WORK REQUIRED
Give back each entry exactly as written, apart from the pictures.

Records contained in a dataset
※
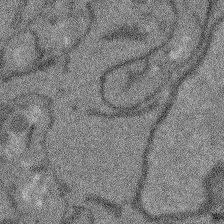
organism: Arabidopsis thaliana
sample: Root tip
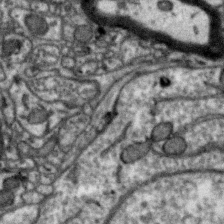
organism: Zebra finch
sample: Brain
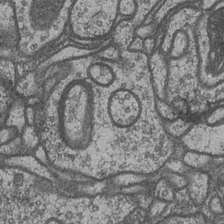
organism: Drosophila
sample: Optic medulla
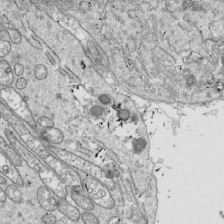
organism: Drosophila
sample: Cell division; meiosis; drosophila spermatocytes
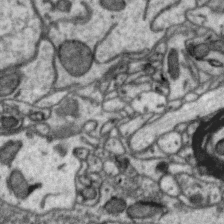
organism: Zebra finch
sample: Brain
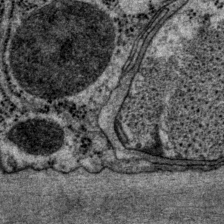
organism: P. pacificus
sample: Pharynx
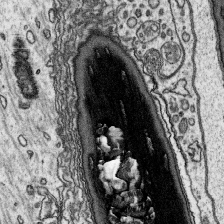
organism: Platynereis dumerilii
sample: Parapodia
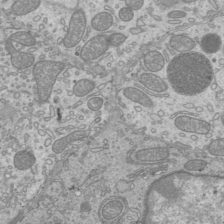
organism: Mouse
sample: Cilia; mouse epididymis
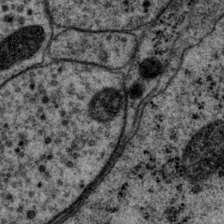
※
EXERCISE ANSWER
organism: Arabidopsis thaliana
sample: Root tip
organism: Zebra finch
sample: Brain
organism: Drosophila
sample: Optic medulla
organism: Drosophila
sample: Cell division; meiosis; drosophila spermatocytes
organism: Zebra finch
sample: Brain
organism: P. pacificus
sample: Pharynx
organism: Platynereis dumerilii
sample: Parapodia
organism: Mouse
sample: Cilia; mouse epididymis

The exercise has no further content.